Classical Roman religion identifies a genius loci as the protective spirit of a place. Clarke Asthon Smith takes his inspiration from this idea, creating a story that both attracts and repels, the same way that the painter in the narrative is simultaneously pulled towards and pushed from the malignant meadow he seemingly cannot stay away from.

Despite it's Roman origins (or perhaps because of it), Genius Loci is a story heavily rooted in Paganism. Nature as antagonist is unsettling in the way it differs from us. It is older than us, all around us, part of the cosmos in a way we are not. I have mentioned before how trees in particular seem to be very present in weird stories, and Genius Loci again uses tree imagery to great effect to instill something so ordinary with a sense of the extraordinary.

Both the narrator and the painter in the story are unreliable characters, yet there are some interesting observations to be made about "seeing" reality as it relates to Art as a medium for truth. Genius Loci never truly reveals whether there is anything evil about the meadow, or whether the sense of unease and evil both narrator and painter derive from it is one transferred from human perception onto something else -- in this case Nature -- which should seem normal and natural, but which we, at its very core, fear because we do not understand it.

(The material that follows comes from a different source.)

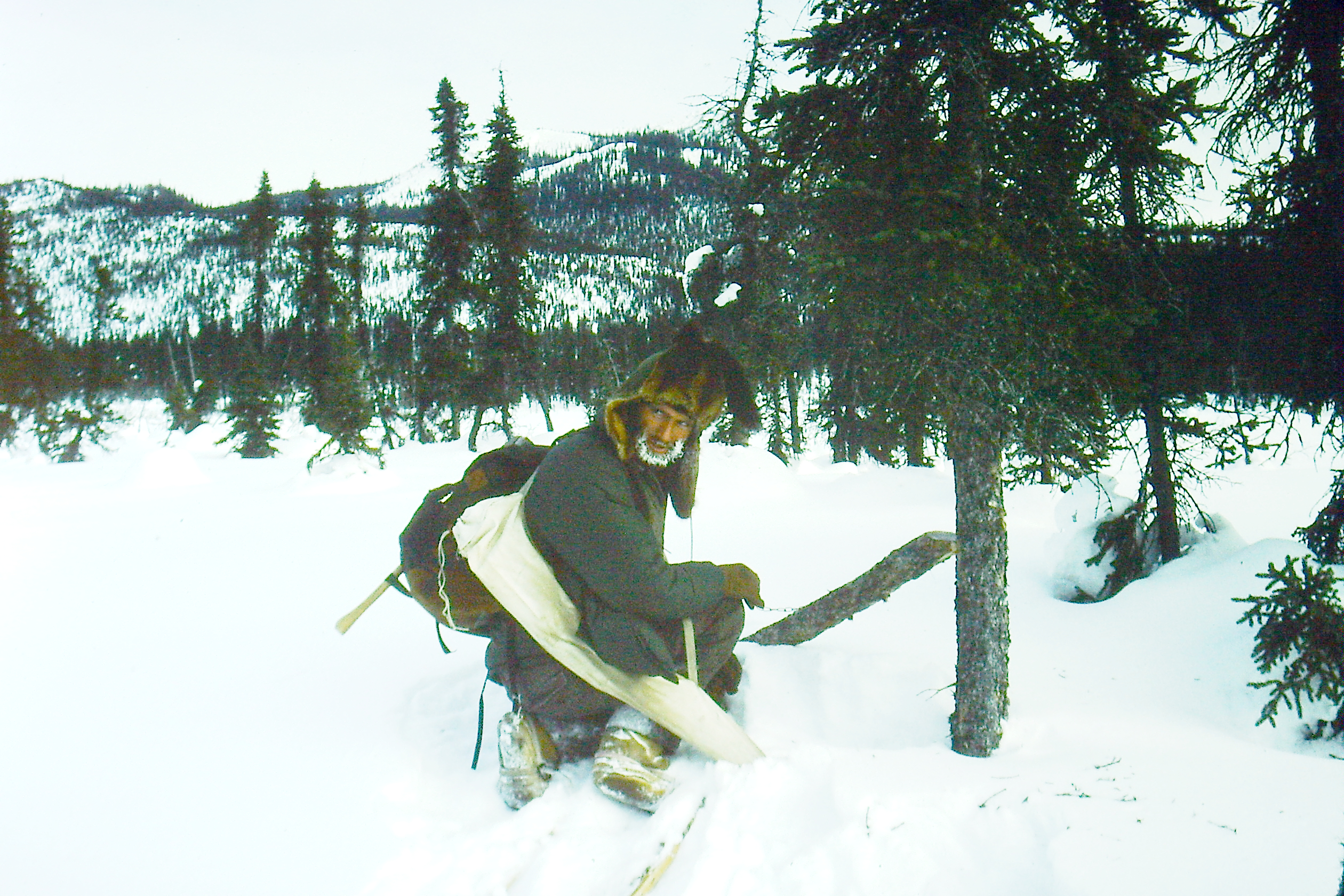 Einrichten einer Zobelfalle.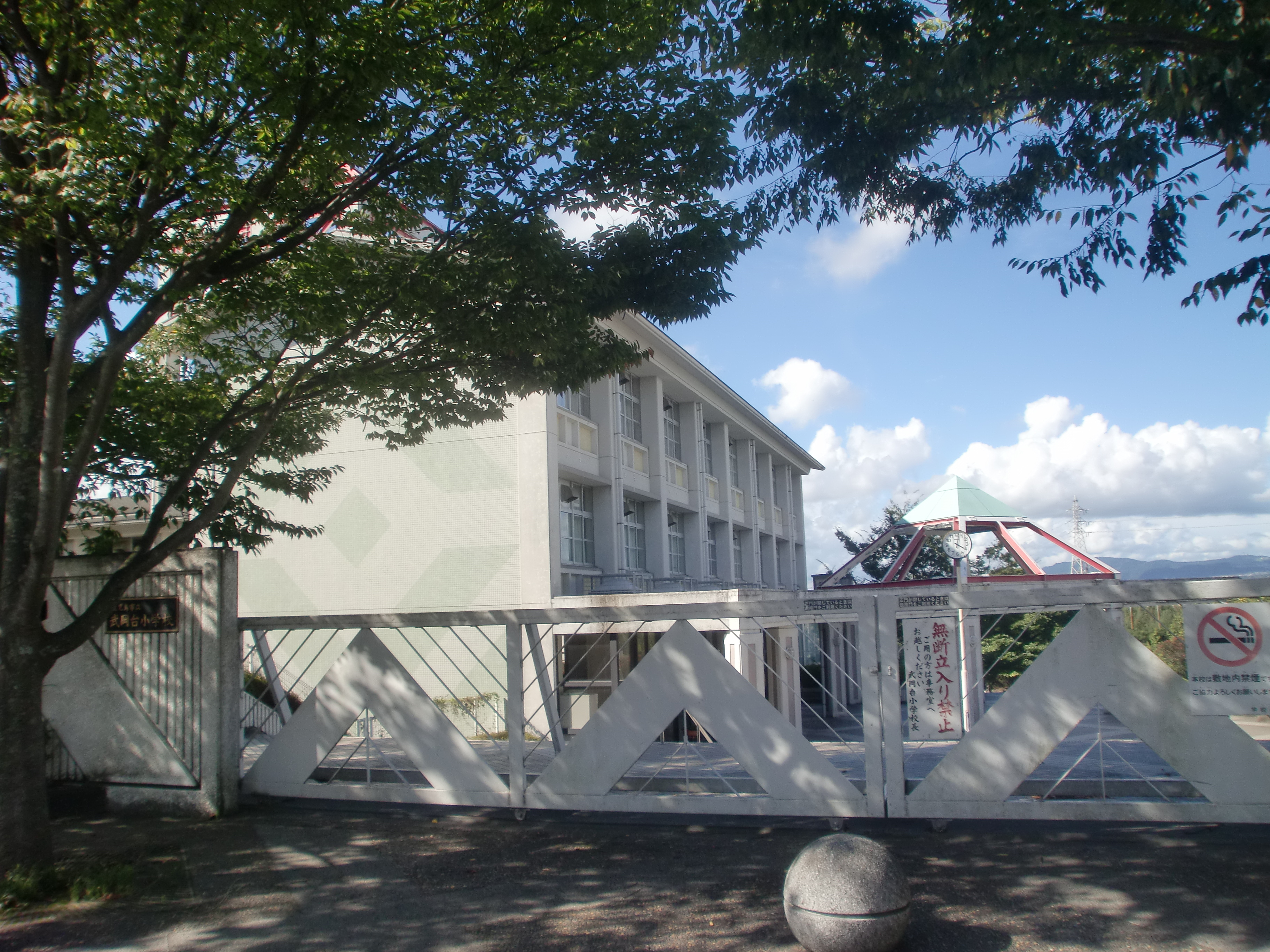 鹿児島市立武岡台小学校の外観。

Reviewed from The Weird: A Compendium of Strange and Dark Stories, Eds. Anne and Jeff Vandermeer

*Note:  I realise that I have skipped the second story by Jean Ray, "The Shadowy Street". I will come back to it later. In fact, I might start reading the stories at random, because I think that such an intermeshing of Weird formats and time-spans might be illuminating in terms of finding new notes, themes and re-occurring ones throughout the collection.